## Task
Retype, word for word, every line from the one holding "Kaple na návsi, Kozov, Bouzov, okres Olomouc" through the one holding "石硤尾邨美柏樓、美禧樓" in the entries below, both included, and only those lines.

## Records supplied

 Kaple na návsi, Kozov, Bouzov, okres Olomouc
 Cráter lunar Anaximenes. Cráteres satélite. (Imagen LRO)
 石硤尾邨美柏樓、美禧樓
==
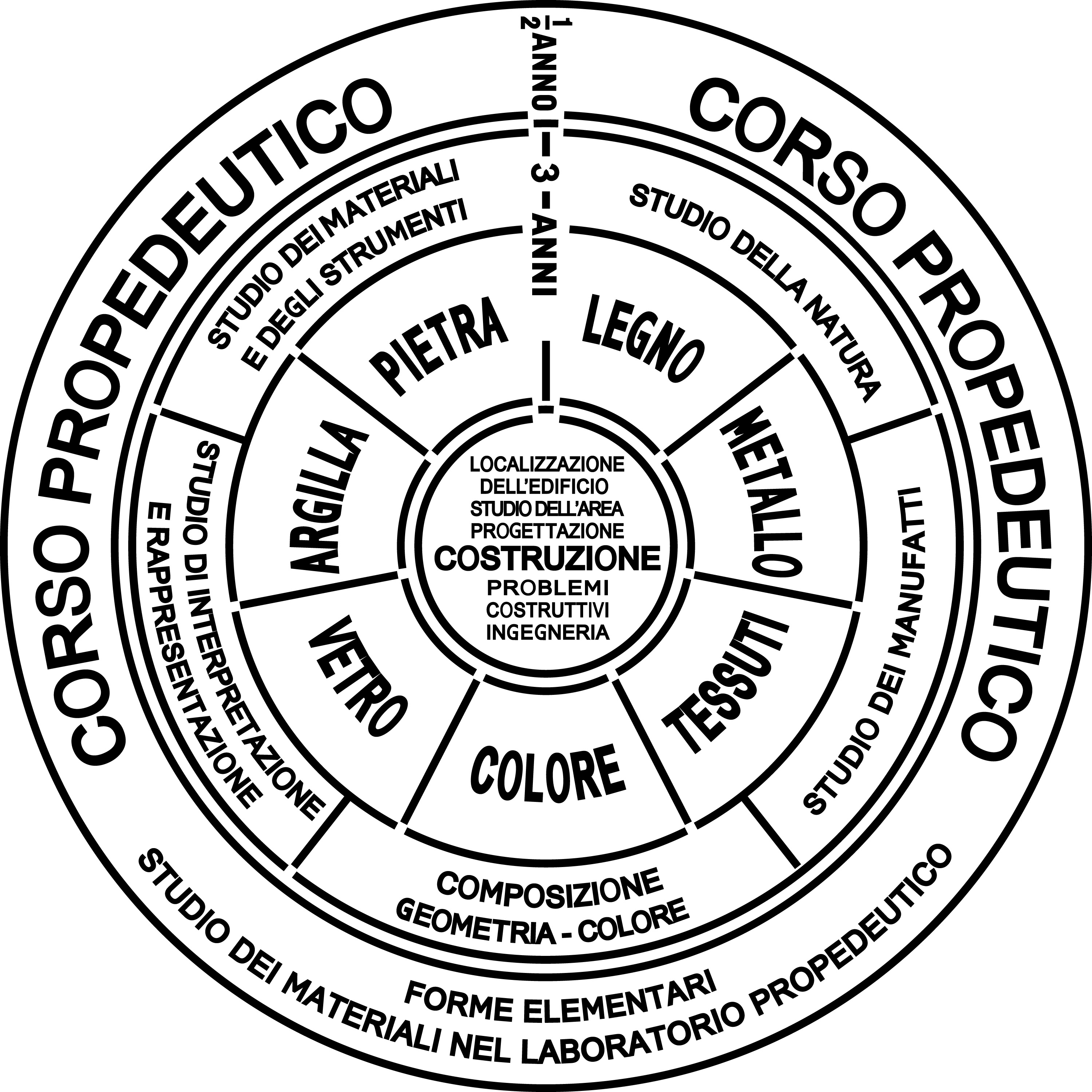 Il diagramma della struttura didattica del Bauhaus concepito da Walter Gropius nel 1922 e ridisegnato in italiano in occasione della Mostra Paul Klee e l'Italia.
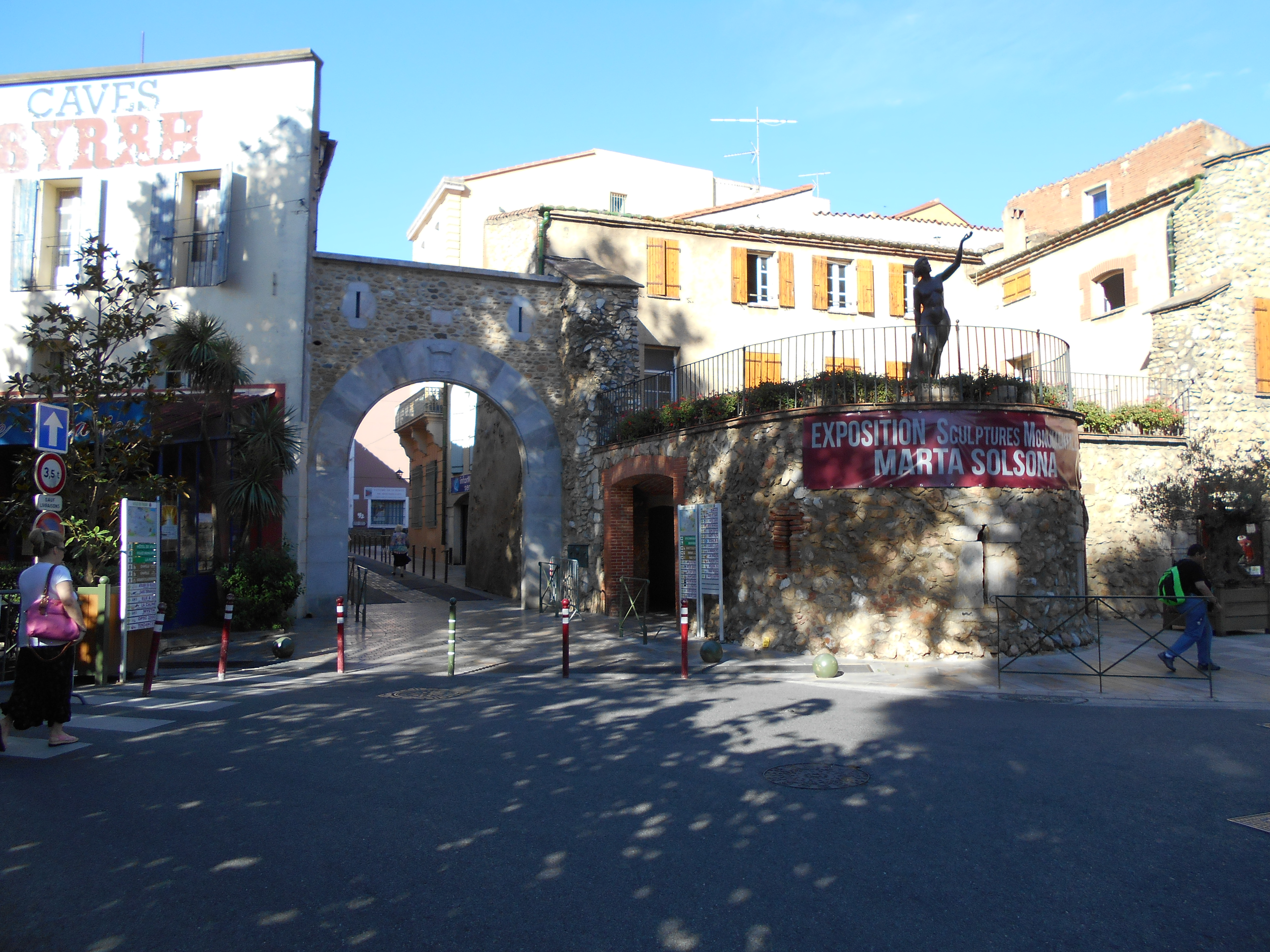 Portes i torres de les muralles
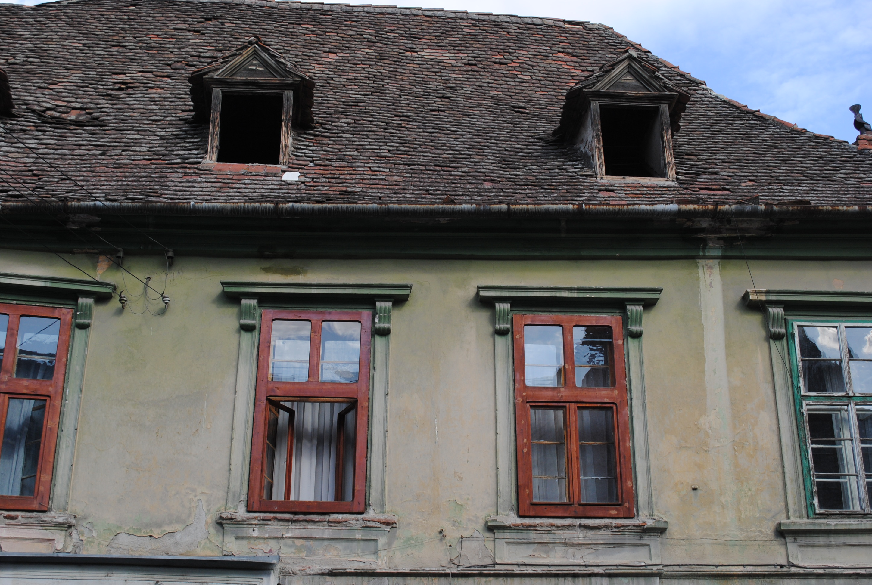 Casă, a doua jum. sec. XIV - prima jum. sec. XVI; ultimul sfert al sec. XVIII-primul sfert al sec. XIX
--
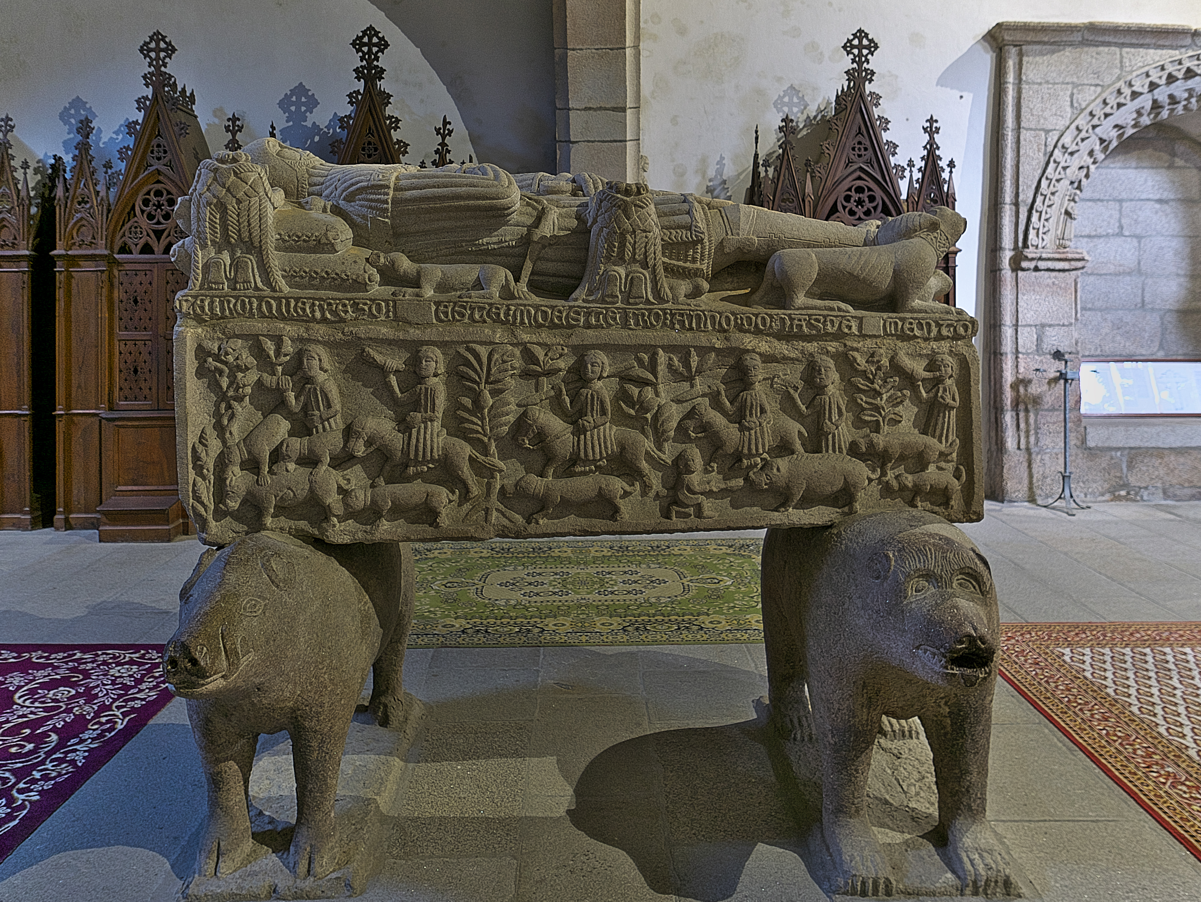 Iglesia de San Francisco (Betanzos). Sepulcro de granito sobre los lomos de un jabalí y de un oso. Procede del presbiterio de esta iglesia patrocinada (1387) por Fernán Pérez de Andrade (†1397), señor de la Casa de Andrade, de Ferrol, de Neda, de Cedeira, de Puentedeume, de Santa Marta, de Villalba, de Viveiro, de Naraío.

## Solution to the problem
 Kaple na návsi, Kozov, Bouzov, okres Olomouc
 Cráter lunar Anaximenes. Cráteres satélite. (Imagen LRO)
 石硤尾邨美柏樓、美禧樓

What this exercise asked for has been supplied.